[Date Prev][Date Next][Thread Prev][Thread Next][Date Index][Thread Index]
Re: Emacs build fails [MSYS2/MINGW64]
From: |
Paul Eggert |
Subject: |
Re: Emacs build fails [MSYS2/MINGW64] |
Date: |
Mon, 29 Apr 2019 12:38:02 -0700 |
User-agent: |
Mozilla/5.0 (X11; Linux x86_64; rv:60.0) Gecko/20100101 Thunderbird/60.6.1 |
On 4/29/19 7:53 AM, Eli Zaretskii wrote:
> see, for example, the comments by Florian
> Weimer in this GCC bug report:
>
> https://gcc.gnu.org/bugzilla/show_bug.cgi?id=88793
Those comments don't invalidate all uses of __attribute__ ((cold)) in
Emacs.

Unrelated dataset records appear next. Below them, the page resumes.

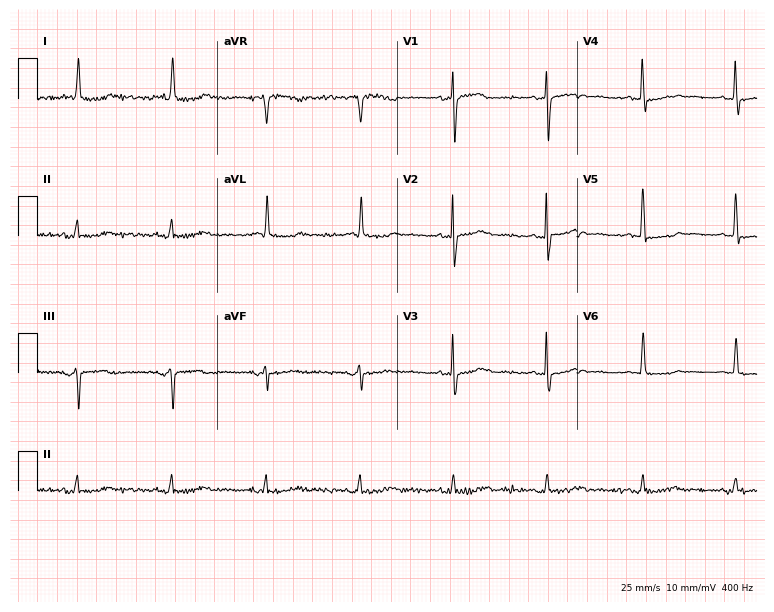
ECG — a woman, 69 years old. Screened for six findings — first-degree AV block, right bundle branch block (RBBB), left bundle branch block (LBBB), sinus bradycardia, atrial fibrillation (AF), sinus tachycardia — none is recorded. Findings outside these six are not listed.
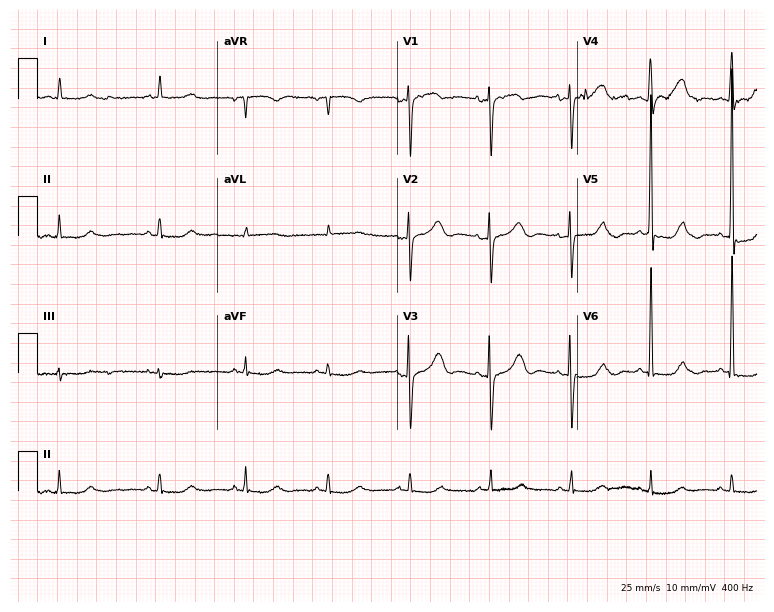
12-lead ECG (7.3-second recording at 400 Hz) from a female patient, 60 years old. Screened for six findings — first-degree AV block, right bundle branch block, left bundle branch block, sinus bradycardia, atrial fibrillation, sinus tachycardia — none is recorded.
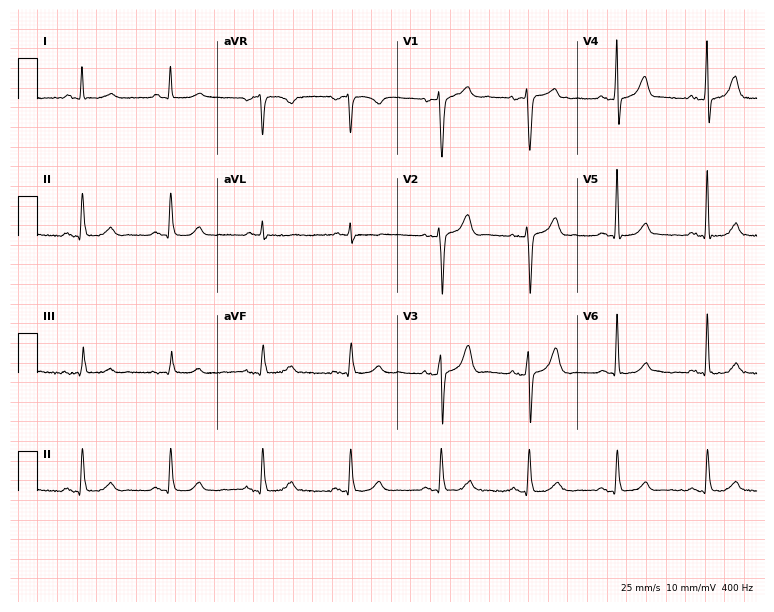
12-lead ECG from a 76-year-old male (7.3-second recording at 400 Hz). No first-degree AV block, right bundle branch block, left bundle branch block, sinus bradycardia, atrial fibrillation or sinus tachycardia recorded for this tracing.
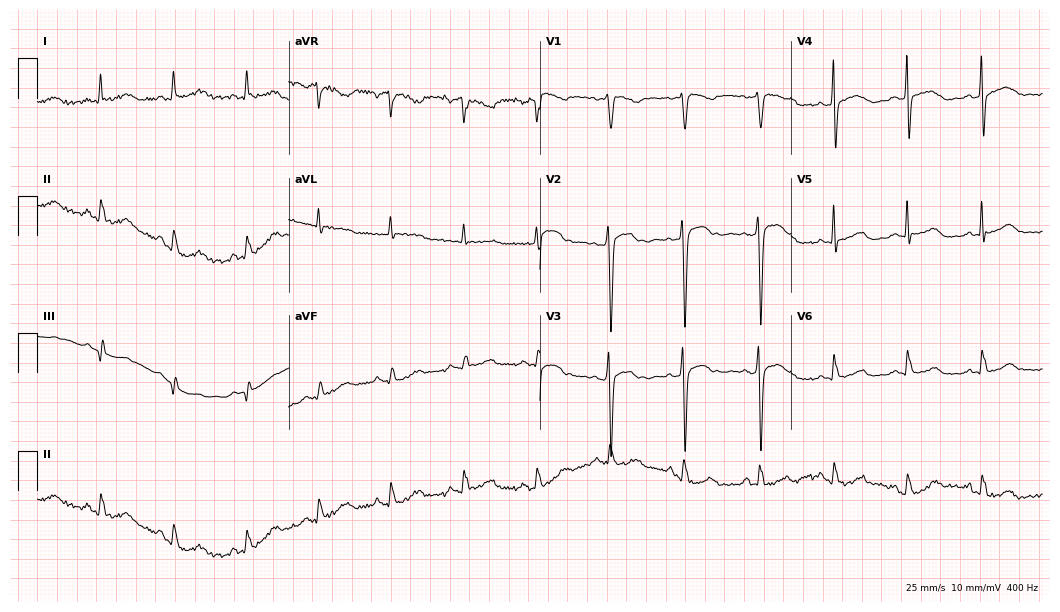
Standard 12-lead ECG recorded from a 56-year-old female. None of these six findings is recorded: first-degree AV block, right bundle branch block, left bundle branch block, sinus bradycardia, atrial fibrillation, sinus tachycardia.
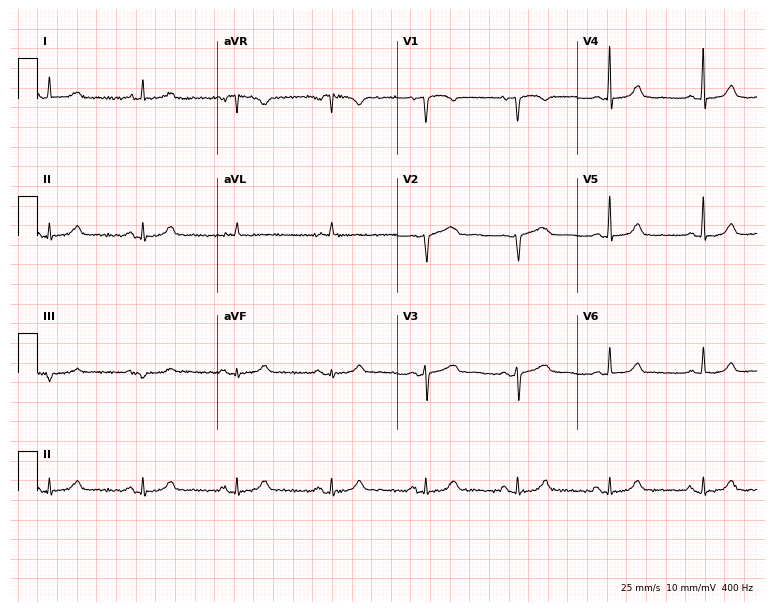
Standard 12-lead ECG recorded from a female, 73 years old (7.3-second recording at 400 Hz). None of these six findings is recorded: first-degree AV block, right bundle branch block, left bundle branch block, sinus bradycardia, atrial fibrillation, sinus tachycardia. Only these six findings were labelled.
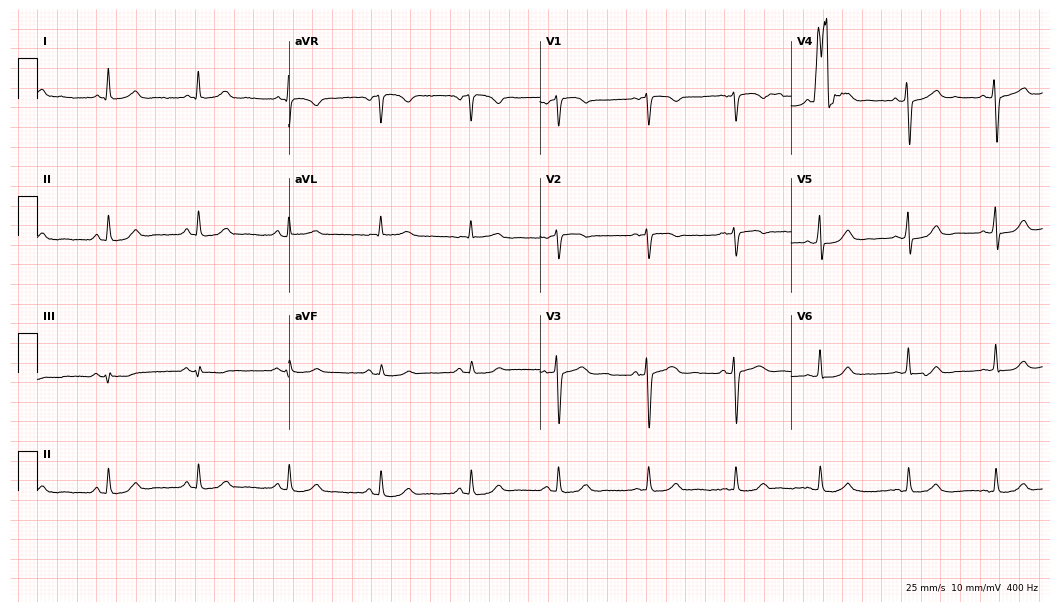
Standard 12-lead ECG recorded from a female, 56 years old. None of these six findings is recorded: first-degree AV block, right bundle branch block, left bundle branch block, sinus bradycardia, atrial fibrillation, sinus tachycardia. Findings outside these six are not listed.
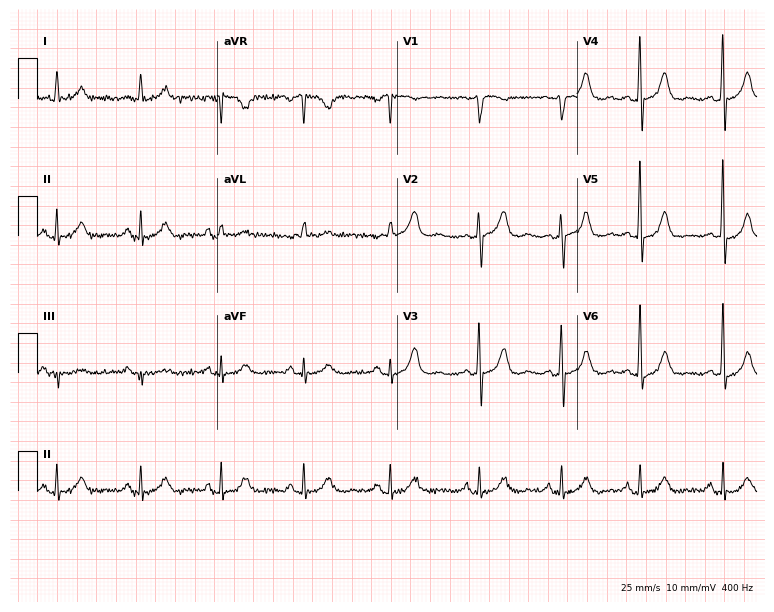
ECG — a 59-year-old female patient. Screened for six findings — first-degree AV block, right bundle branch block (RBBB), left bundle branch block (LBBB), sinus bradycardia, atrial fibrillation (AF), sinus tachycardia — none is recorded.
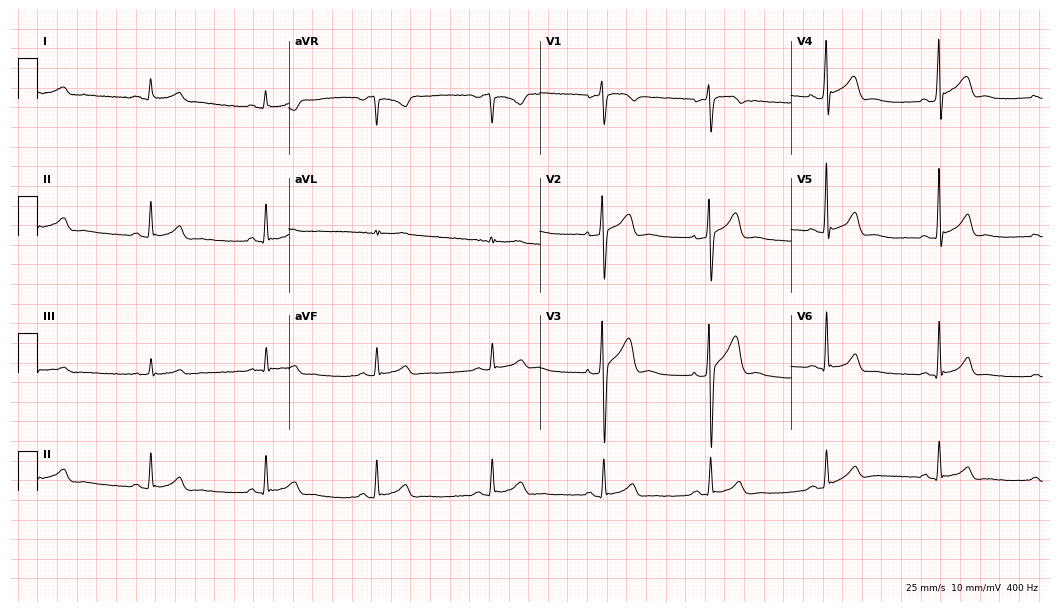
ECG (10.2-second recording at 400 Hz) — a man, 30 years old. Labelled as a normal ECG.
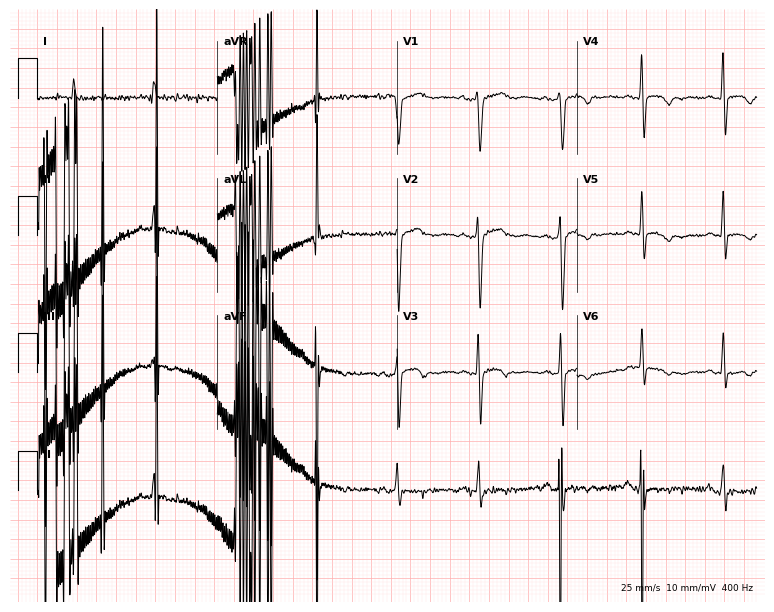
ECG (7.3-second recording at 400 Hz) — a 65-year-old female patient. Screened for six findings — first-degree AV block, right bundle branch block, left bundle branch block, sinus bradycardia, atrial fibrillation, sinus tachycardia — none is recorded. Findings outside these six are not listed.
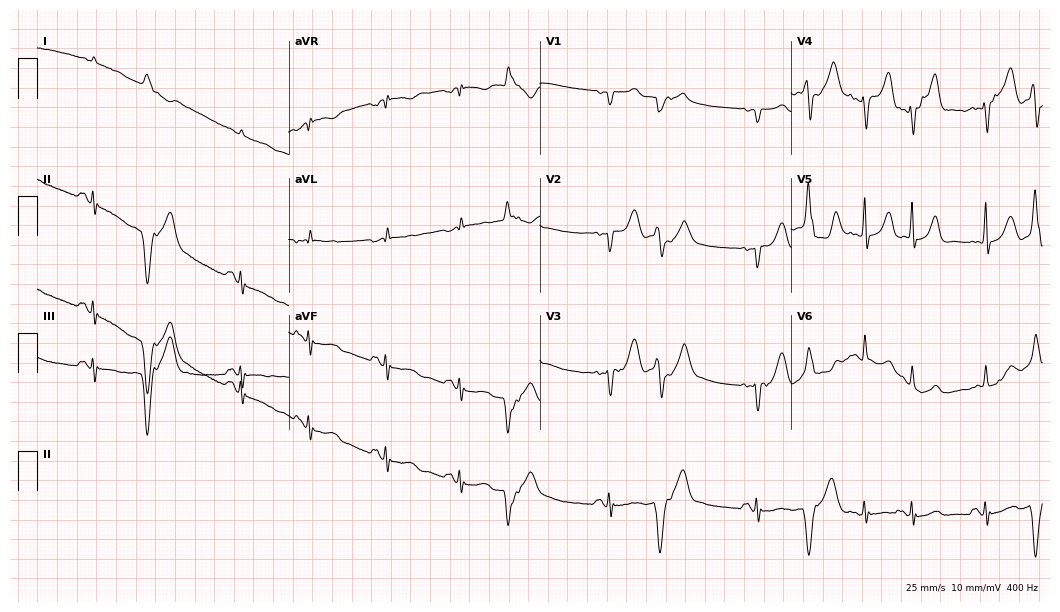
Standard 12-lead ECG recorded from an 85-year-old female patient (10.2-second recording at 400 Hz). None of these six findings is recorded: first-degree AV block, right bundle branch block, left bundle branch block, sinus bradycardia, atrial fibrillation, sinus tachycardia. Only these six findings were labelled.
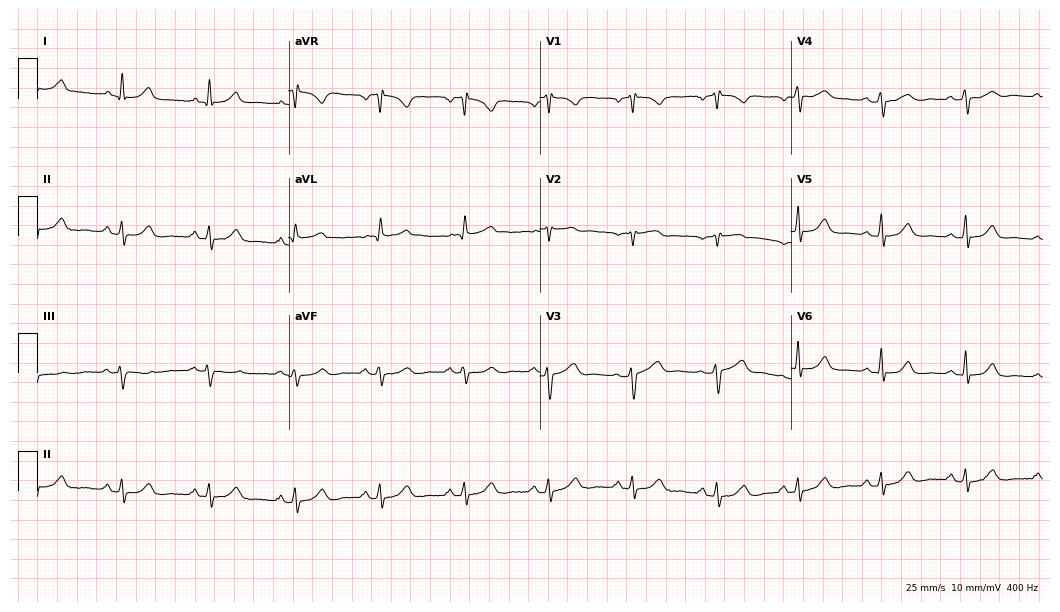
Electrocardiogram (10.2-second recording at 400 Hz), a 53-year-old woman. Overall reading on record: normal ECG.
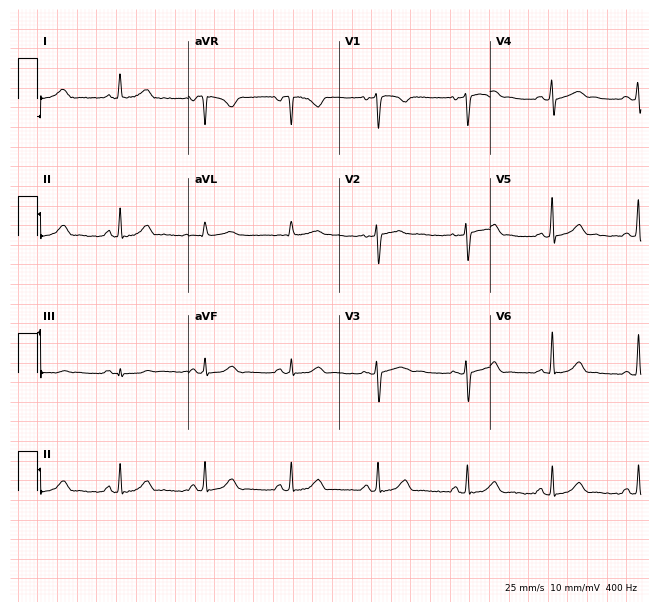
Standard 12-lead ECG recorded from a female, 40 years old. Read as a normal ECG.
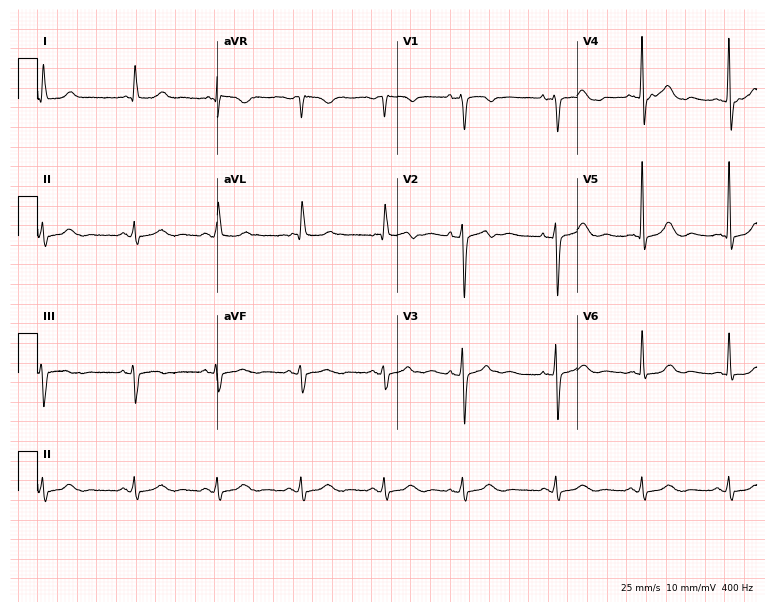
12-lead ECG from a woman, 81 years old. Labelled as a normal ECG.
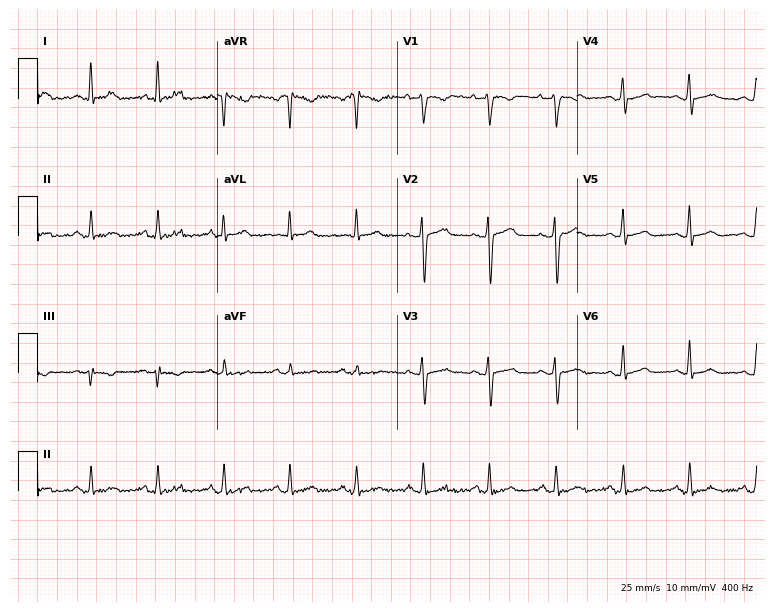
12-lead ECG (7.3-second recording at 400 Hz) from a female, 31 years old. Labelled as a normal ECG.
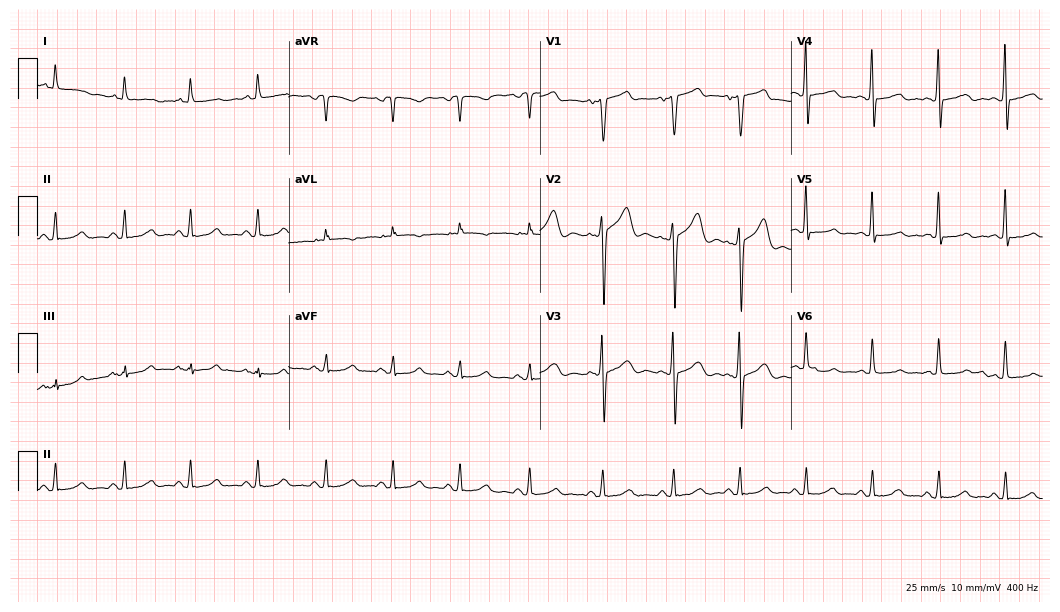
Standard 12-lead ECG recorded from a 51-year-old male patient. Read as a normal ECG.
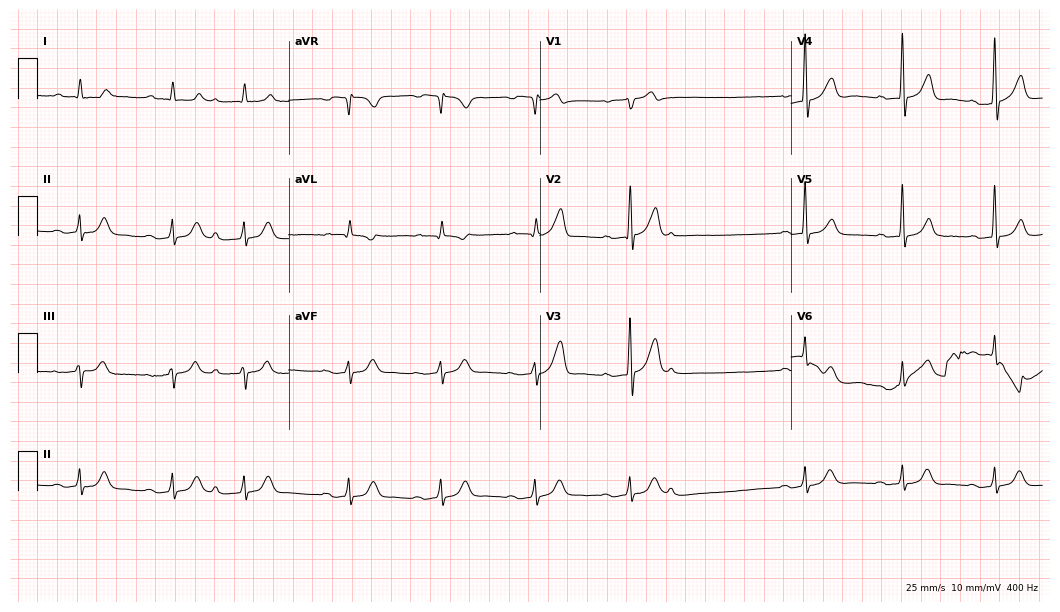
12-lead ECG (10.2-second recording at 400 Hz) from a male, 84 years old. Findings include first-degree AV block.

Florian says that in cold functions on some platforms, strlen on
large (5000-byte) strings can be as much as 60 times slower due to
questionable optimizations in GCC that are currently being rethought
<https://gcc.gnu.org/bugzilla/show_bug.cgi?id=88809#c5>. However, if the
functions currently marked 'cold' in Emacs are called so rarely (at
least on such large strings) that the performance cost (factor of 60 for
rarely-used code) is outweighed by the performance benefit (small factor
of improvement in commonly-used code), then from a performance viewpoint
it's still preferable to mark these functions 'cold'.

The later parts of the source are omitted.